# Onyx is 6!



## onyx'girl

Happy Birthday to Onyx...who made me learn so much about training, behavior management, nutrition and health. How this one dog could teach me so much, I am grateful for her in my life! :wub:


----------



## Nigel

Happy Birthday Onyx!


----------



## Caledon

beautiful girl!


----------



## Kyleigh

Happy b-day beautiful girl!


----------



## TrickyShepherd

Happy Birthday Onyx!!

She is a beautiful girl!


----------



## Vinnie

:birthday: to Onyx!


----------



## Ken Clean-Air System

Happy birthday to Onyx! What a beautiful girl she is!

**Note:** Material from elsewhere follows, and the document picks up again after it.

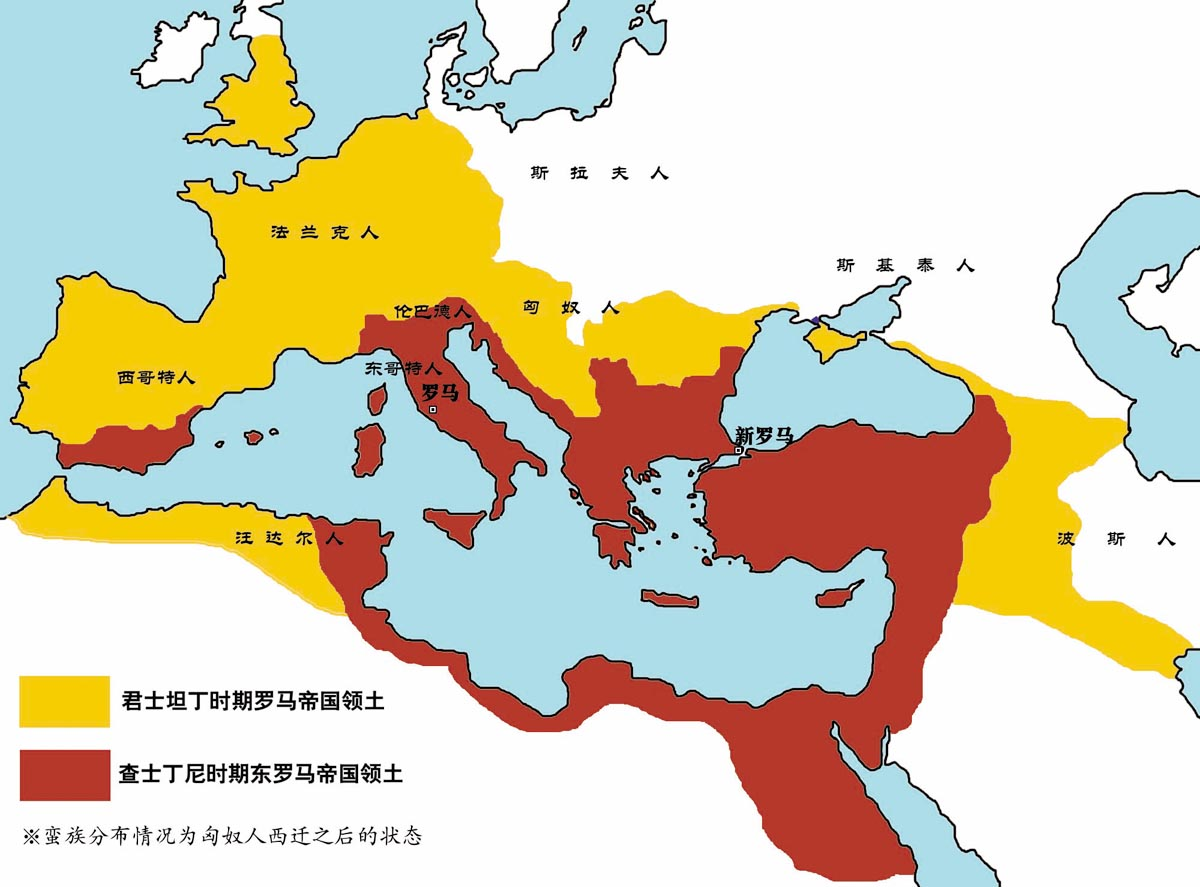 公元550年时的拜占庭帝国疆域
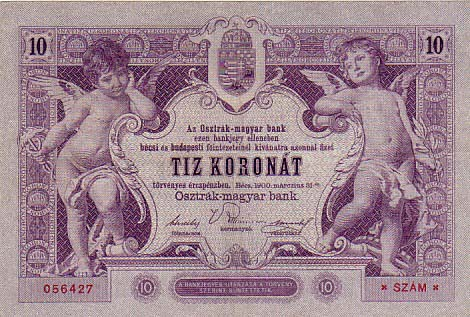 10 Austro-Hungarian Krone/korona (1900) - reverse

I just love those bi-colors!


----------



## Bear GSD

Happy Birthday Onyx!! She looks like such a happy girl!


----------



## 1sttimeforgsd

Hey beautiful, happy birthday, and wishing for you many many more. :birthday:


----------



## Jag

Happy B-day Onyx! What a GORGEOUS girl!! :wub:


----------



## msvette2u

Happy Birthday, handsome boy!


----------



## mycobraracr

Happy birthday Onyx!!!


----------



## GsdLoverr729

Happy birthday, Onyx!!!!


----------



## Daisy&Lucky's Mom

Happy Birthday Onyx . You are a very pretty girl. Have fun on your day. Love all the pics but the one w/ the fall harvest is great.


----------



## onyx'girl

Thank you everyone for the nice wishes and comments! 
Onyx got a chuck-it squirrel for her birthday, which she ignored for an old cracked cuz. Kacie and Karlo are having a blast with the squirrel


----------



## Ken Clean-Air System

What a coincidence, Jazz got one of those Chuck-it flying squirrels for her birthday too! She loves it, but quickly decided it was just as much fun to tear it to shreds as it was to chase it. So unfortunately, it has had to go on a shelf she can't reach, only brought out for short bouts of fetch, then back on the shelf as soon as she focuses more on destroying rather than fetching it


----------



## Loneforce

:birthday: Onyx!! and many more


----------



## Shade

Happy birthday Onyx!!


----------



## jhoop371

Beautiful girl! Gorgeous shiny coat she has!


----------



## Cassidy's Mom

Happy birthday Onyx! I don't remember seeing a puppy picture of her before. :wub:


----------



## Castlemaid

Happy Birthday Gorgeous!!! Hope you get more Cuz's to play with!


----------



## elisabeth_00117

Happy birthday beautiful girl!


----------



## RocketDog

That puppy pic is so cute!!

Happy Birthday Onyx! Rocket sends a kiss, heh.


----------